Often, I would rope parents in to read from a different copy (the trunk of my
car was rather full of books) for other characters. This worked for most plays
but especially well for Shakespeare. Poetry, too.

I sometimes rewarded good behavior with reading from _The Hobbit_ or something
similar.

------
munr
Growing up, I used to hate reading aloud due to having a mild stutter. English
classes were filled with fear and sweaty palms at the thought of being chosen
that day to read whatever the book was at the time.

Interestingly, I've started to enjoy reading aloud to my kids and find that I
don't stutter while doing so.
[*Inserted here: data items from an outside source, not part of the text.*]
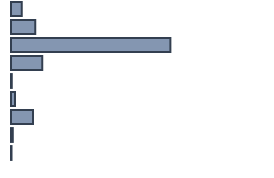
| Category | 4,2 |
|---|---|
| 0 | 4.2 |
| 1 | 9.5 |
| 2 | 62.5 |
| 3 | 12.3 |
| 4 | 0.3 |
| 5 | 1.6 |
| 6 | 8.6 |
| 7 | 0.7 |
| 8 | 0.2 |
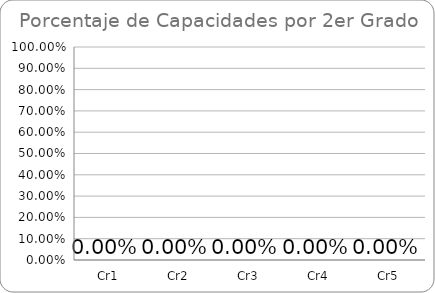
| Category | Series 0 |
|---|---|
| Cr1 | 0 |
| Cr2 | 0 |
| Cr3 | 0 |
| Cr4 | 0 |
| Cr5 | 0 |
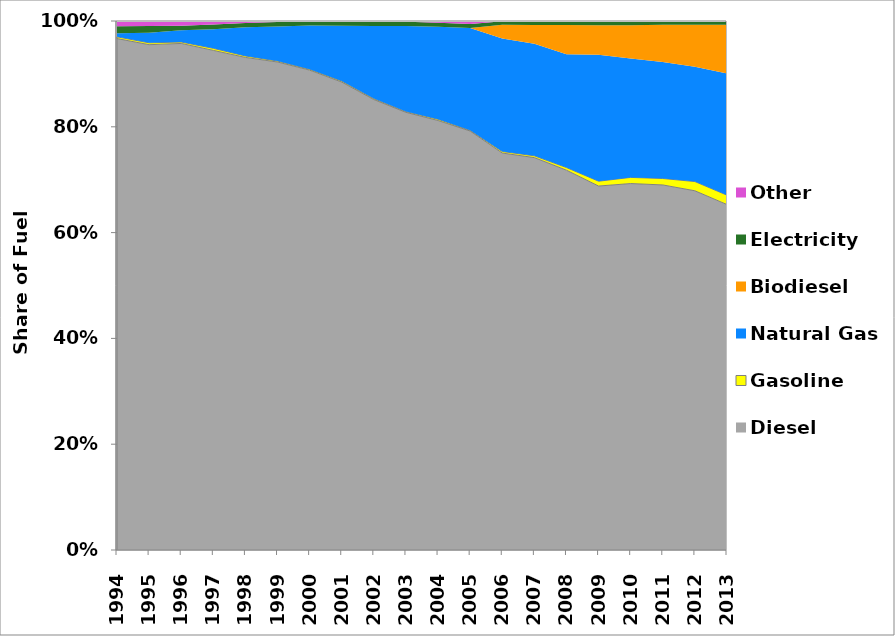
| Category | Diesel | Gasoline | Natural Gas | Biodiesel | Electricity | Other |
|---|---|---|---|---|---|---|
| 1994.0 | 0.967 | 0.003 | 0.007 | 0 | 0.013 | 0.01 |
| 1995.0 | 0.955 | 0.004 | 0.019 | 0 | 0.013 | 0.009 |
| 1996.0 | 0.958 | 0.003 | 0.022 | 0 | 0.009 | 0.009 |
| 1997.0 | 0.944 | 0.004 | 0.036 | 0 | 0.009 | 0.006 |
| 1998.0 | 0.931 | 0.003 | 0.054 | 0 | 0.008 | 0.004 |
| 1999.0 | 0.922 | 0.002 | 0.065 | 0 | 0.008 | 0.002 |
| 2000.0 | 0.907 | 0.002 | 0.083 | 0 | 0.008 | 0.001 |
| 2001.0 | 0.885 | 0.002 | 0.105 | 0 | 0.008 | 0.001 |
| 2002.0 | 0.851 | 0.002 | 0.137 | 0 | 0.008 | 0.001 |
| 2003.0 | 0.827 | 0.002 | 0.162 | 0 | 0.008 | 0.001 |
| 2004.0 | 0.812 | 0.002 | 0.175 | 0 | 0.007 | 0.003 |
| 2005.0 | 0.792 | 0.001 | 0.194 | 0 | 0.007 | 0.006 |
| 2006.0 | 0.75 | 0.003 | 0.214 | 0.026 | 0.006 | 0.001 |
| 2007.0 | 0.742 | 0.003 | 0.212 | 0.035 | 0.007 | 0.001 |
| 2008.0 | 0.718 | 0.005 | 0.214 | 0.055 | 0.007 | 0.001 |
| 2009.0 | 0.688 | 0.009 | 0.239 | 0.056 | 0.008 | 0 |
| 2010.0 | 0.693 | 0.012 | 0.225 | 0.063 | 0.008 | 0 |
| 2011.0 | 0.69 | 0.012 | 0.22 | 0.071 | 0.007 | 0 |
| 2012.0 | 0.679 | 0.017 | 0.217 | 0.08 | 0.007 | 0 |
| 2013.0 | 0.653 | 0.018 | 0.23 | 0.092 | 0.007 | 0 |
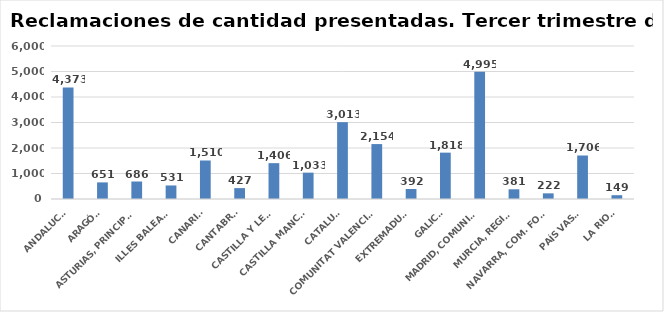
| Category | Series 0 |
|---|---|
| ANDALUCÍA | 4373 |
| ARAGÓN | 651 |
| ASTURIAS, PRINCIPADO | 686 |
| ILLES BALEARS | 531 |
| CANARIAS | 1510 |
| CANTABRIA | 427 |
| CASTILLA Y LEÓN | 1406 |
| CASTILLA MANCHA | 1033 |
| CATALUÑA | 3013 |
| COMUNITAT VALENCIANA | 2154 |
| EXTREMADURA | 392 |
| GALICIA | 1818 |
| MADRID, COMUNIDAD | 4995 |
| MURCIA, REGIÓN | 381 |
| NAVARRA, COM. FORAL | 222 |
| PAÍS VASCO | 1706 |
| LA RIOJA | 149 |

My older daughter prefers to read on her own now
most of the time, though my 4 year old has a mountain of books and loves being
read to, so bedtime usually involves reading 3-5 books and has become a
pleasant routine.

A few years ago, my daughter insisted I volunteer to read to her class at
school, which also turned out to be a good experience and I think the kids
enjoyed listening to "Jack and the Beanstalk" as well.

I've been thinking about signing up for something like toastmasters for a
while, though a reading group for adults sounds like a good way to start
fighting the fear of public speaking as well.

------
jinushaun
Lost art...? Ummm, try having kids.

I used to be horrible at reading aloud. My brain couldn’t simultaneously read
aloud and comprehend the content so I never actually absorb the contents .
Secondly, I didn’t like reading aloud because I couldn’t anticipate the
meter/cadence do it always sounded like I was an illiterate idiot. As a
result, even though I read silently a ton as a kid, I hated reading aloud
growing up.

Fast forward to now after kids, and I am light years ahead! My pace and
cadence is smooth, natural and fast. More importantly, I actually comprehend
what I’m reading now. Like everything else, it just takes practice.